A Quarterly Publication of City of Hope | Volume 18 Number 3 | Summer 2007
Figlin, the Arthur and Rosalie Kaplan Professor of Medical Oncology at City of Hope, specializes in kidney cancer — a disease notoriously difficult to treat and even harder to cure. Once, when patients came to him with advanced cancers, he and his colleagues had few standard, successful options to offer them.
Now times have changed — a testimony to dramatic leaps in medical science made since the dawning of the 21st century.
“We’ve now found three new drugs since late 2005 that show promise against kidney cancer — a disease that has desperately needed better treatments,” said Figlin, associate director of clinical research at City of Hope’s Comprehensive Cancer Center. “We’re finally making progress against it.” He ticks them off one by one with his fingers. Sunitinib. Sorafenib. Temsirolimus. And bevacizumab (also known as Avastin) shows promise, too.
Long sympathetic to patients’ frustrations, Figlin now sees hope. “We’re still working on more options, different regimens, new therapies based on our understanding of how kidney cancer works,” he said.
As Figlin explained, when patients are diagnosed with early stage kidney cancer that is confined to the kidney, surgery is the best option. More than 90 percent of these patients stay free of the cancer after treatment.

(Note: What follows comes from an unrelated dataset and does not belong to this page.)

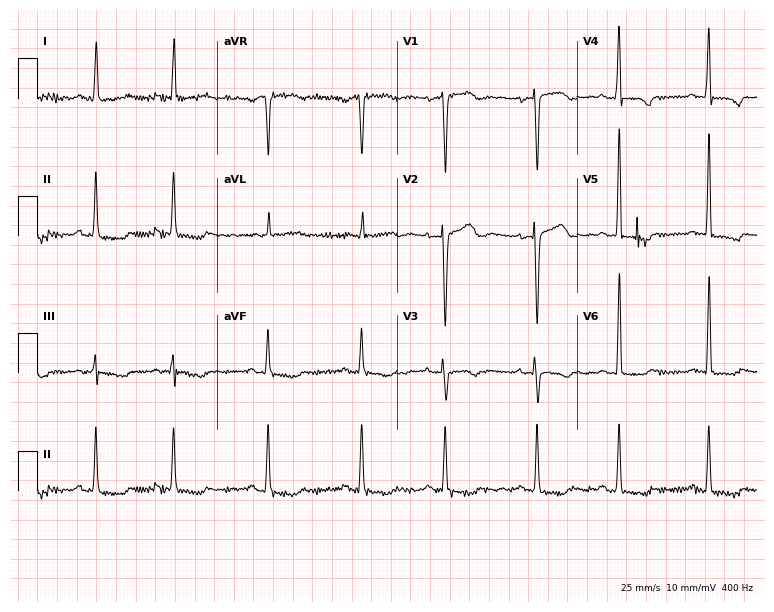
12-lead ECG (7.3-second recording at 400 Hz) from a 75-year-old woman. Screened for six findings — first-degree AV block, right bundle branch block (RBBB), left bundle branch block (LBBB), sinus bradycardia, atrial fibrillation (AF), sinus tachycardia — none is recorded. Only these six findings were labelled.
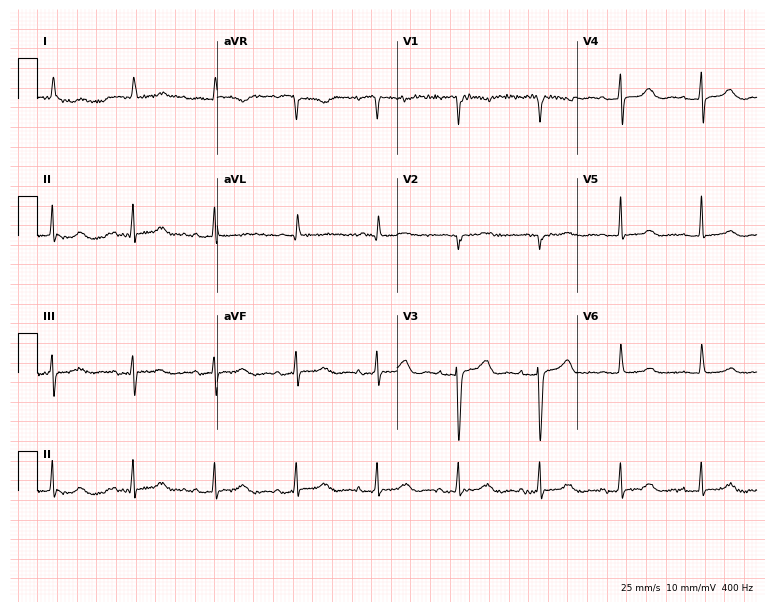
ECG (7.3-second recording at 400 Hz) — a woman, 76 years old. Screened for six findings — first-degree AV block, right bundle branch block, left bundle branch block, sinus bradycardia, atrial fibrillation, sinus tachycardia — none is recorded. Findings outside these six are not listed.

photo COURTESY OF UCLARobert Figlin
But the odds worsen dramatically as kidney cancer grows and spreads. Traditional, cell-killing chemotherapies and radiation therapy do little against advanced kidney cancer. So researchers turned to immunotherapies to counter the disease. These therapies push the body’s own immune system to fight cancer.
One of these therapies is interleukin-2, a protein that activates the immune system. Research showed that interleukin-2 shrinks metastatic kidney cancer tumors in 10 to 20 percent of patients, with some remissions longlasting, so it has become a treatment option. But the treatment comes at a price: It can cause serious side effects.
Fortunately, trials of a flurry of new drugs have brought better results and fewer side effects.
Figlin was senior author on a study in the Jan. 11 issue of the New England Journal of Medicine showing that the drug sunitinib worked better than the immunotherapy drug interferon alfa — actually doubling the time until patients’ cancers began to progress again after treatment. The multicenter trial also showed patients on sunitinib had a better quality of life than those on interferon alfa.
Another large study involving Figlin in the same journal only four months later showed that the drug temsirolimus helped patients live nearly twice as long after treatment started than did interferon alfa.
Both sunitinib and fellow drug sorafenib, which were approved by the Food and Drug Administration for kidney cancer, starve kidney cancer tumors by interfering with the cancer’s ability to create new blood vessels to feed itself. Temsirolimus acts similarly, but also scrambles signaling inside cells, suppressing proteins that help cancer cells develop and mature.
“When we investigate the biology of these tumors and do the hard work to understand what fuels them, we can attack them in a smarter, more strategic way,” Figlin said. His next step: a clinical trial to test a new drug, perifosine, for those with kidney cancer resistant to sunitinib and similar therapies. He also is exploring new immunotherapies with other City of Hope colleagues.
“The other exciting thing about these provocative therapies is that they often start out in clinical trials for uncommon diseases such as kidney cancers,” Figlin said, “but then they move on to other cancers and benefit many other patients.”